Initialement prévu pour le 9 juillet prochain, le gouvernement a reporté ce mercredi le référendum constitutionnel à une date ultérieure. Malgré cela, la mobilisation sur le terrain se poursuit par les partisans du pour et du contre. Organisation de la société civile, le mouvement Trait d’union se fixe comme mission de divulguer le contenu de la nouvelle loi constitutionnelle aux populations. D’où cette conférence-débat animée par le Pr Abdoulaye Niang, directeur exécutif du Réseau « Djoko ni maya », Ben Cherif Diabaté, communicateur traditionnel et Mamadou Hamet Cissé, constitutionnaliste, administrateur civil.

Pour la coordinatrice du Mouvement Trait d’Union, Oumou Sall Seck, il y a beaucoup d’incompréhensions autour de la nouvelle constitution. «Beaucoup de choses n’ont pas été comprises, parce que tout simplement, il y a eu un déficit de communication. En tant qu’un mouvement qui milite pour l’unité du pays et la cohésion sociale, on s’est dit qu’il est important qu’on aille nous-mêmes vers l’information, s’informer et à notre tour d’initier ces genres d’espace pour que le maximum de Maliens puissent être informés », a-t-elle souligné. Elle a insisté que leur rôle n’est pas d’inviter les gens à voter pour ou contre ce référendum, mais de leur faire comprendre ce qui est dans la nouvelle constitution.

Conférenciers et participants sont tous du même avis pour la révision de la Constitution d’une part et pour une sortie de crise, d’autre part.

Selon le Pr.
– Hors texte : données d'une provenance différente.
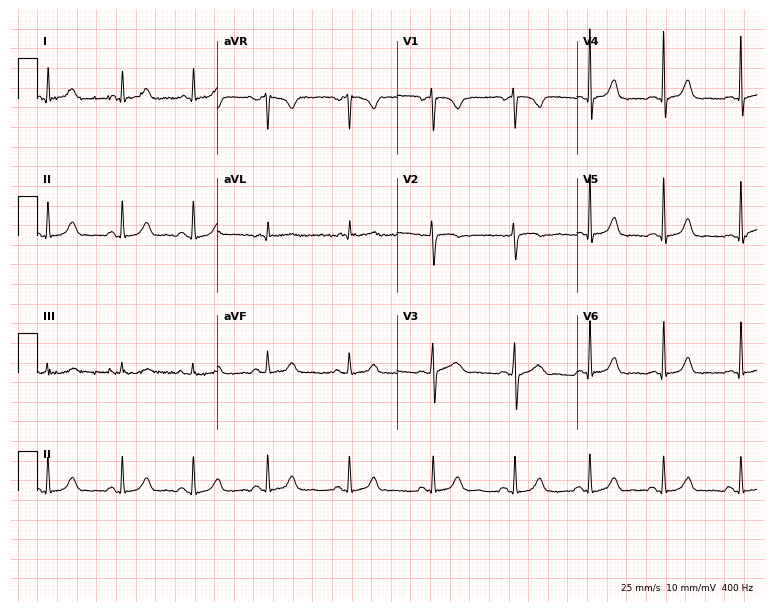
Resting 12-lead electrocardiogram. Patient: a 25-year-old female. Read as a normal ECG.
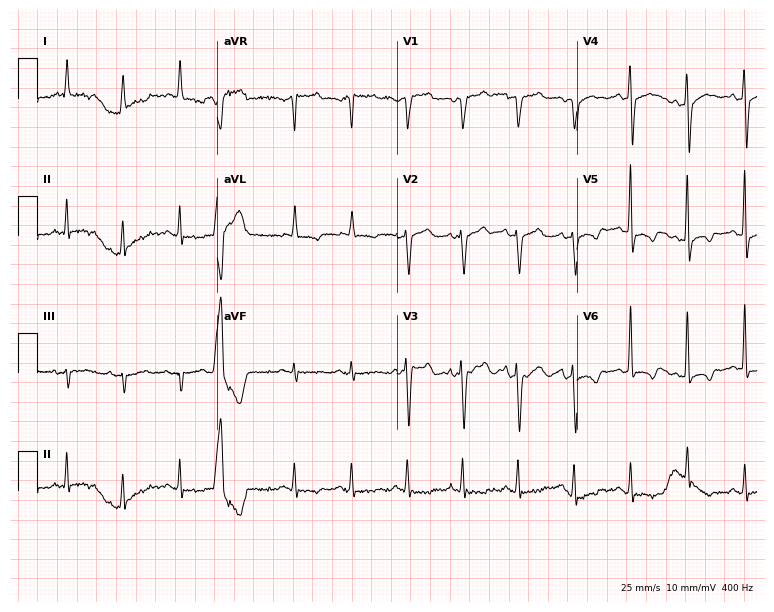
Electrocardiogram, a woman, 79 years old. Interpretation includes sinus tachycardia (a sinus rate of 100 beats per minute or more).

Abdoul Niang, l’accord pour la paix et la réconciliation est un accord international que le Mali doit mettre en œuvre pour sa stabilité. « Je n’ai pas soutenu l’accord en son temps, mais il est indispensable aujourd’hui qu’on travaille ensemble pour minimiser ses effets. Je ne vois rien dans la nouvelle constitution qui peut être source de la division du pays dans le futur. Elle donne le pouvoir aux collectivités de se développer d’elles-mêmes. Ça, c’est une bonne chose que nous devons encourager tous », a souligné Pr Niang. Il a proposé que le référendum se fasse avant la fin du mois de juillet en vue de sortir le Mali de l’impasse actuelle.

Constitutionnaliste, Mamadou Hamet Cissé, pense que la nouvelle loi constitutionnelle consolide les acquis de la Constitution du 25 février 1992 et corrige ses limites.

Quant à Ben Cherif Diabaté, il a déploré le manque de communication autour du processus de la révision constitutionnelle. Pour lui, les communicateurs traditionnels sont moins impliqués dans le processus alors qu’ils peuvent mieux informer et sensibiliser la population du sujet. Après le report, M. Diabaté a invité les autorités à faire en sorte que sa communauté puisse jouer pleinement son rôle pour la réussite du référendum.

Le Mouvement Trait d’Union entend multiplier ces genres de rencontre pour une meilleure vulgarisation du contenu de la nouvelle loi constitutionnelle. C’est dans ce cadre d’ailleurs, a annoncé Oumou Sall Seck, son Mouvement va organiser un débat entre le ministre des Droit de l’Homme et de la Réforme de l’Etat et le constitutionnaliste, Daba Diawara, le jeudi prochain.